* Exercise aim
Each record must be written out again exactly. Skip any picture it contains.

____ Records for processing

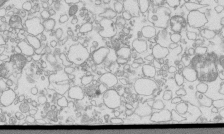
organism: Mouse
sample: Macrophages
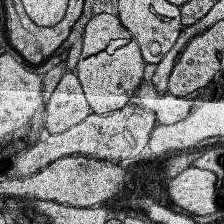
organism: Human
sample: Temporal Lobe
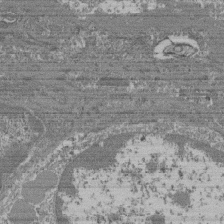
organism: Mouse
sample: Glomerulus
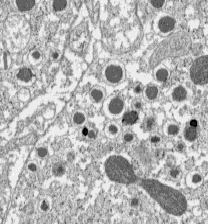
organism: C57BL Mouse
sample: Pancreatic islet
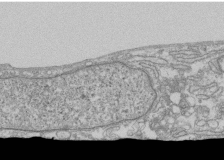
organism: Human
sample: Fibroblast cells
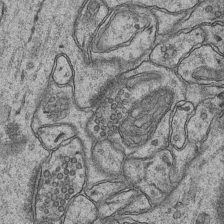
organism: Mouse
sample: CA1 Hippocampus
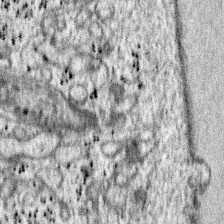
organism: Human
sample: HeLa cells
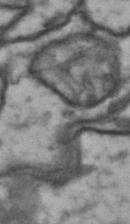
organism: Drosophila
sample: Brain
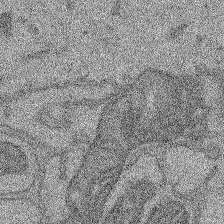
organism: Human
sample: HeLa cells

________

* Finished exercise
organism: Mouse
sample: Macrophages
organism: Human
sample: Temporal Lobe
organism: Mouse
sample: Glomerulus
organism: C57BL Mouse
sample: Pancreatic islet
organism: Human
sample: Fibroblast cells
organism: Mouse
sample: CA1 Hippocampus
organism: Human
sample: HeLa cells
organism: Drosophila
sample: Brain
organism: Human
sample: HeLa cells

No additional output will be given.